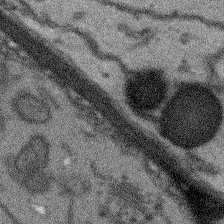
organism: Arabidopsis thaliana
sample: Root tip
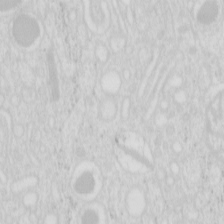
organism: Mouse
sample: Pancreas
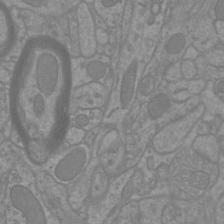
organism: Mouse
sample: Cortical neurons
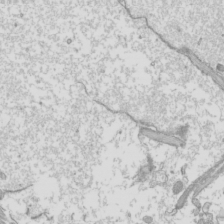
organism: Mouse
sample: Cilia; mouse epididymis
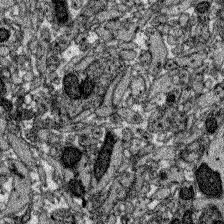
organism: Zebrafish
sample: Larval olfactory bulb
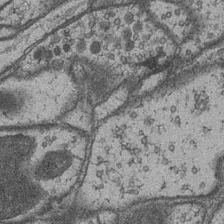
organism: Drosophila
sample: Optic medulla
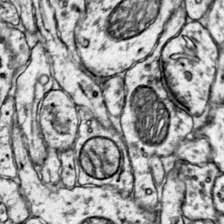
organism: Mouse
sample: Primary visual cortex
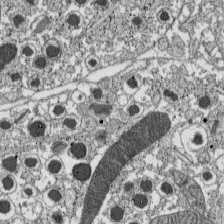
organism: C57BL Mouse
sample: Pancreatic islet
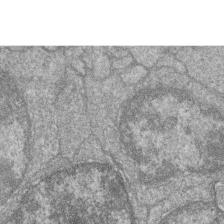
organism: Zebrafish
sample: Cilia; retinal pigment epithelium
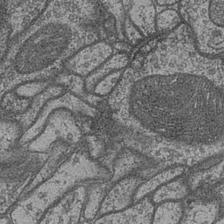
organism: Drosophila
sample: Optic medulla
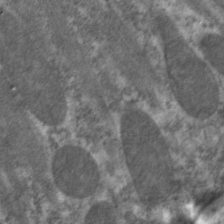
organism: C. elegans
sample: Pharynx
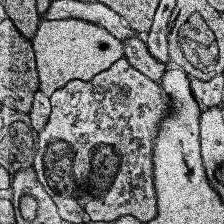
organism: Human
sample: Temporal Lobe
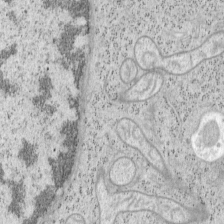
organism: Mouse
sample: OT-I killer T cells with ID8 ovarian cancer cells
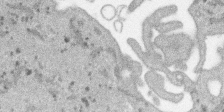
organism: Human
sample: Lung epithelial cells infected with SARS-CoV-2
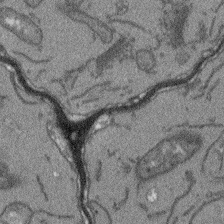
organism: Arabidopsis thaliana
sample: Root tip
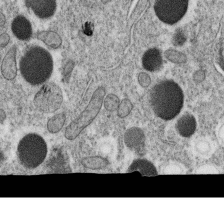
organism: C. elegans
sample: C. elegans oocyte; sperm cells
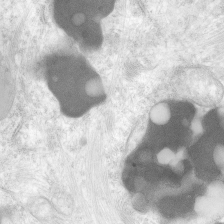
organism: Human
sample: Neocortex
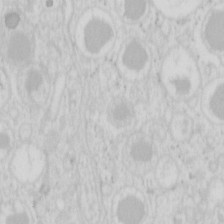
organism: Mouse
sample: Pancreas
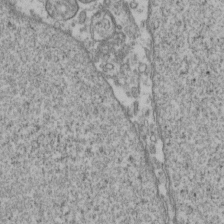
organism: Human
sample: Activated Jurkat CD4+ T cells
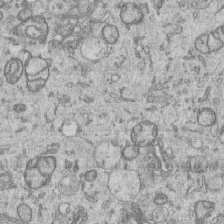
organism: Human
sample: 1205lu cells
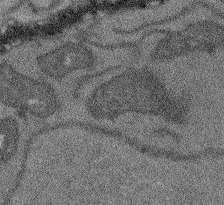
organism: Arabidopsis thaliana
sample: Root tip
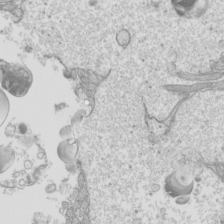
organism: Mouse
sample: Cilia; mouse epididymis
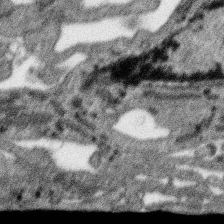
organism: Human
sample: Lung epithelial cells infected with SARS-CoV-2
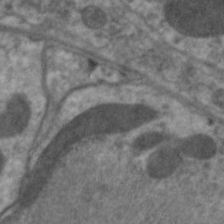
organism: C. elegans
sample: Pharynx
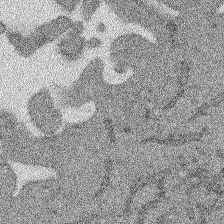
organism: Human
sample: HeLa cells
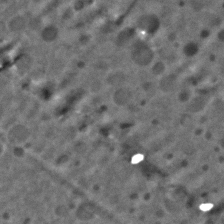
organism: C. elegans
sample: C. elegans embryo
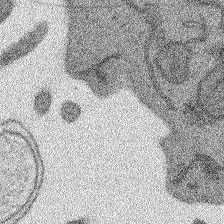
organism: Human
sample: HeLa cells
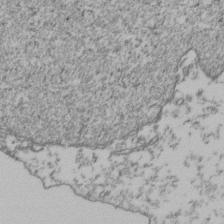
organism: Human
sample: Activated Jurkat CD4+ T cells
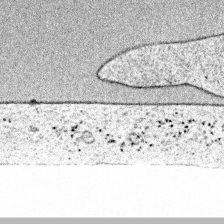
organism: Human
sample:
+ + +
- Exercise directions: The records above are to be restated exactly, with all pictures omitted.

- Result of the task:
organism: Arabidopsis thaliana
sample: Root tip
organism: Mouse
sample: Pancreas
organism: Mouse
sample: Cortical neurons
organism: Mouse
sample: Cilia; mouse epididymis
organism: Zebrafish
sample: Larval olfactory bulb
organism: Drosophila
sample: Optic medulla
organism: Mouse
sample: Primary visual cortex
organism: C57BL Mouse
sample: Pancreatic islet
organism: Zebrafish
sample: Cilia; retinal pigment epithelium
organism: Drosophila
sample: Optic medulla
organism: C. elegans
sample: Pharynx
organism: Human
sample: Temporal Lobe
organism: Mouse
sample: OT-I killer T cells with ID8 ovarian cancer cells
organism: Human
sample: Lung epithelial cells infected with SARS-CoV-2
organism: Arabidopsis thaliana
sample: Root tip
organism: C. elegans
sample: C. elegans oocyte; sperm cells
organism: Human
sample: Neocortex
organism: Mouse
sample: Pancreas
organism: Human
sample: Activated Jurkat CD4+ T cells
organism: Human
sample: 1205lu cells
organism: Arabidopsis thaliana
sample: Root tip
organism: Mouse
sample: Cilia; mouse epididymis
organism: Human
sample: Lung epithelial cells infected with SARS-CoV-2
organism: C. elegans
sample: Pharynx
organism: Human
sample: HeLa cells
organism: C. elegans
sample: C. elegans embryo
organism: Human
sample: HeLa cells
organism: Human
sample: Activated Jurkat CD4+ T cells
organism: Human
sample:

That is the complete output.